In early trading in the region on Tuesday, Japan’s Topix rose 2.4 per cent and Australia’s S&P/ASX 200 climbed 1.2 per cent. China’s CSI 300 index of Shanghai- and Shenzhen-listed stocks rose 0.3 per cent.
The moves followed a bounce for US stocks on Monday, with the S&P 500 closing up 1.4 per cent. US shares tumbled last week after the Federal Reserve pivoted to a more hawkish tone, prompting fears that interest rate rises could derail the global economic recovery.
But market sentiment got a boost on Monday from more dovish commentary from Fed officials including chair Jay Powell, who in prepared remarks ahead of congressional testimony on Tuesday said the central bank “will do everything we can to support the economy for as long as it takes to complete the recovery”.
John Williams, president of the Federal Reserve Bank of New York, also said on Monday that the US economy was not yet ready for the central bank to start pulling back its hefty monetary support.

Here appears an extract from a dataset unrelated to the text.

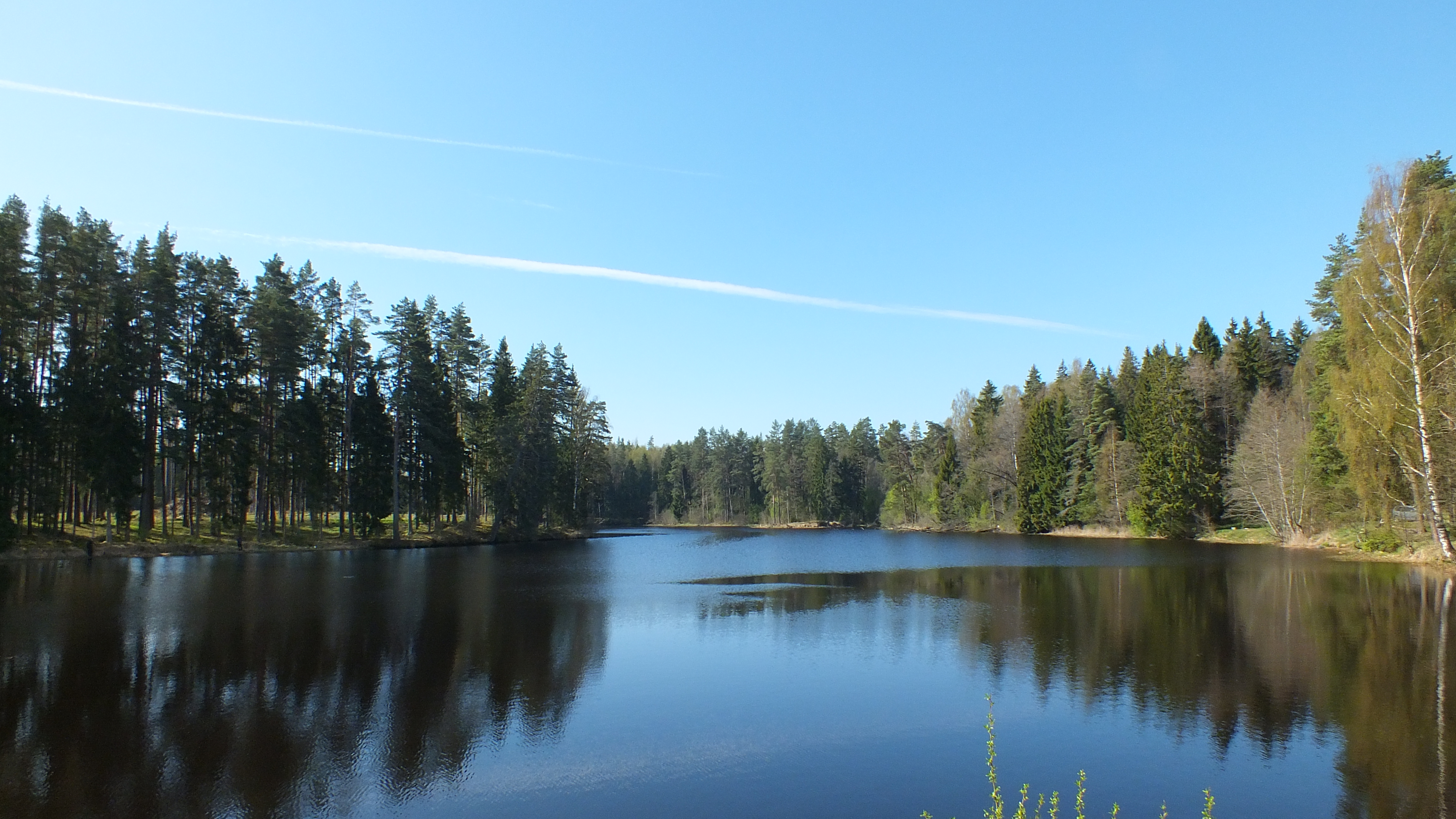 Ņega augšpus P85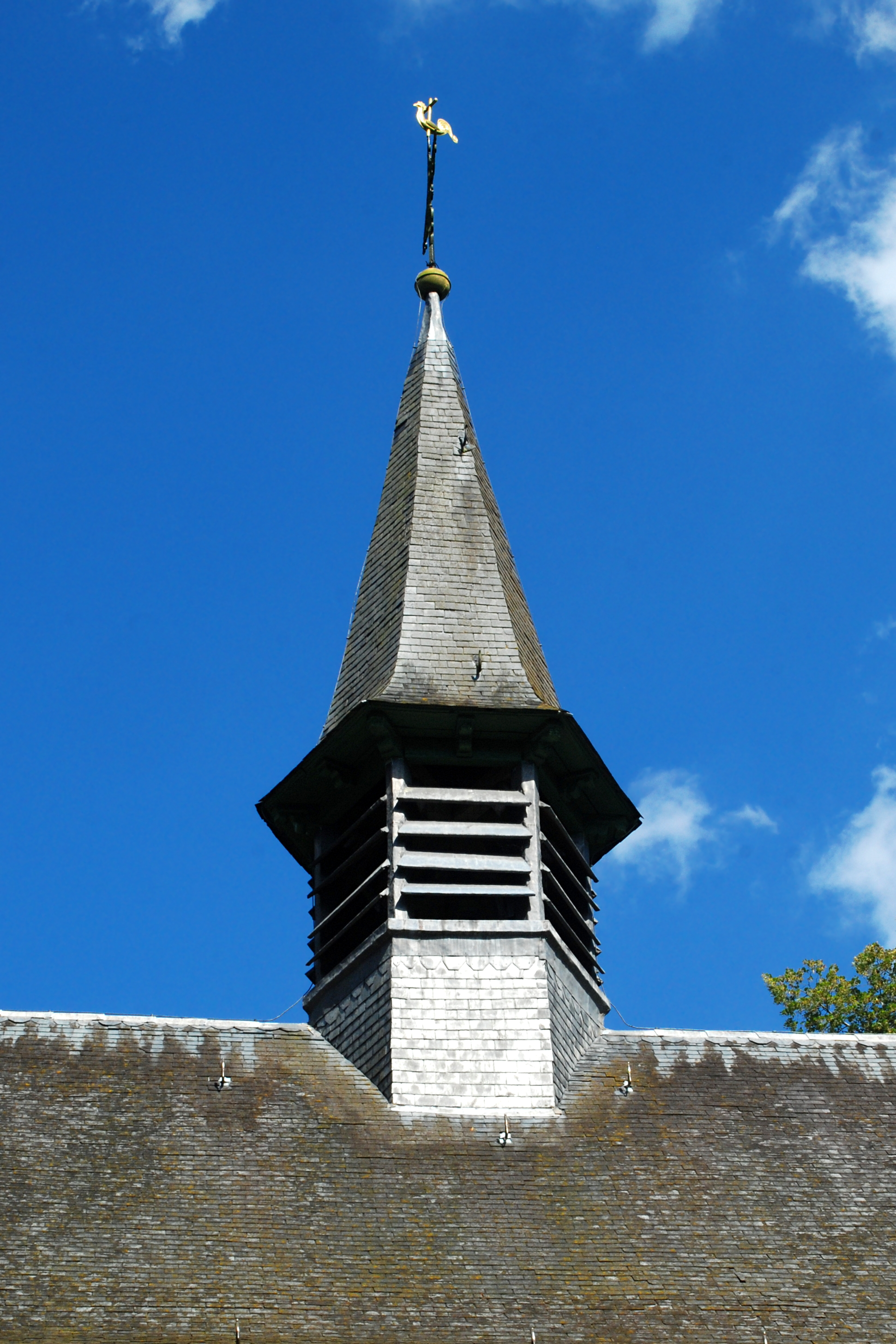 Belgique - Brabant flamand - Oud-Heverlee - Chapelle Notre-Dame de Steenbergen

Jean Boivin, head of the BlackRock Investment Institute, said that “the Fed’s new outlook will not translate into significantly higher policy rates any time soon”. He added: “We may see bouts of market volatility . . . but we advocate staying invested and looking through any turbulence.”
Futures for the S&P 500 rose 0.1 per cent during Asian trading on Tuesday, while those for London’s FTSE 100 were up 0.2 per cent.

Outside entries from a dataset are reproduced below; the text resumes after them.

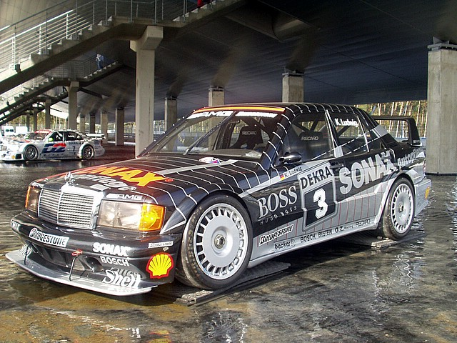 Mercedes Benz 190E, que compitió en el DTM en 1992. Description: Mercedes 190 Evo Meisterauto 1992 mit Klaus Ludwig Capture date: 2004-10-02 Photographer: sgm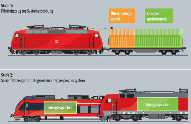 Mit Hilfe des Energie-Tenders, den das DLR und die Deutsche Bahn gemeinsam entwickeln, können Züge ohne Umspannen auch nicht elektrifizierte Streckenabschnitte nutzen.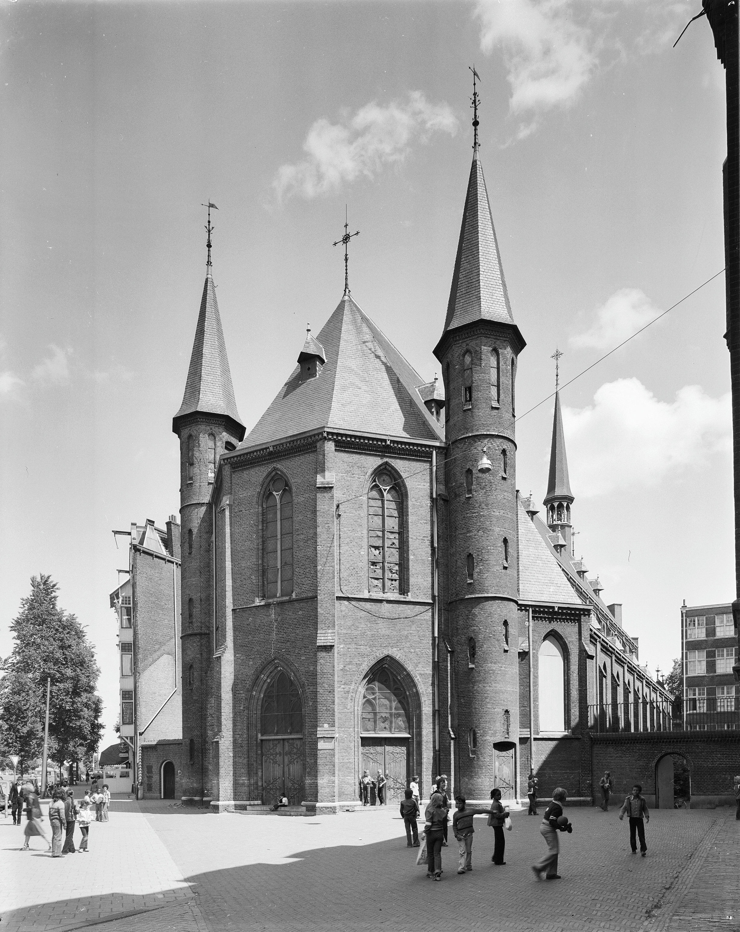 R.K.Kerk "De Liefde"/ St.Nicolaas- en Barbarakerk: zuid-west gevel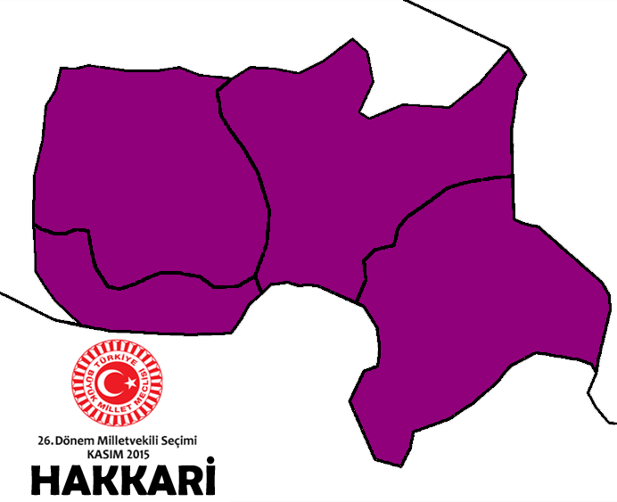 Kasım 2015 seçimleri

Commodities prices, which were pummelled last week on concerns for the global economic outlook, also rose.
Brent crude, the international oil benchmark, edged up 0.1 per cent to $75 a barrel for the first time since April 2019. Brent is up over 50 per cent this year, underscoring strong demand ahead of next week’s Opec+ meeting.

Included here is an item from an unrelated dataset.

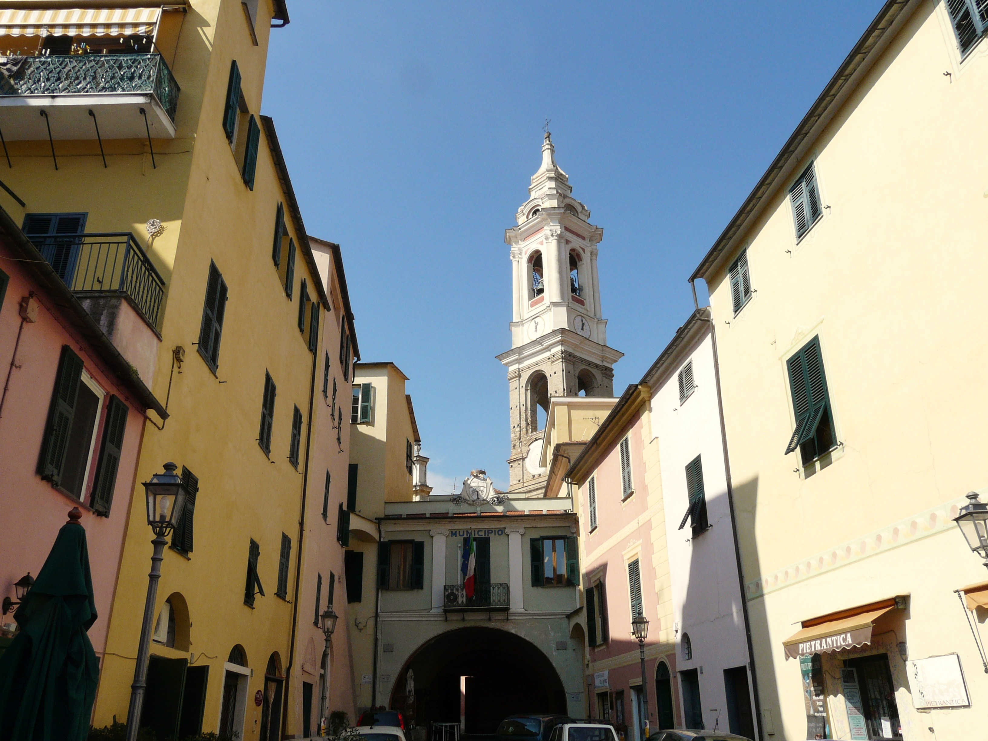 Dolcedo, Liguria, Italia

Bitcoin stabilised after dropping sharply in response to a warning from the People’s Bank of China on Monday that the country’s state banks and payment platforms must “investigate and identify” accounts facilitating cryptocurrency trading and block all such transactions.
The cryptocurrency gained 0.2 per cent in Asian trading to $32,635 but remains down more than 7 per cent this month.
Bond markets steadied after yields, which move inversely to prices, shot higher on Monday as investors abandoned the safety of government debt and dove back into stocks. Yields on the 10-year US Treasury fell 0.02 percentage points to 1.474 per cent.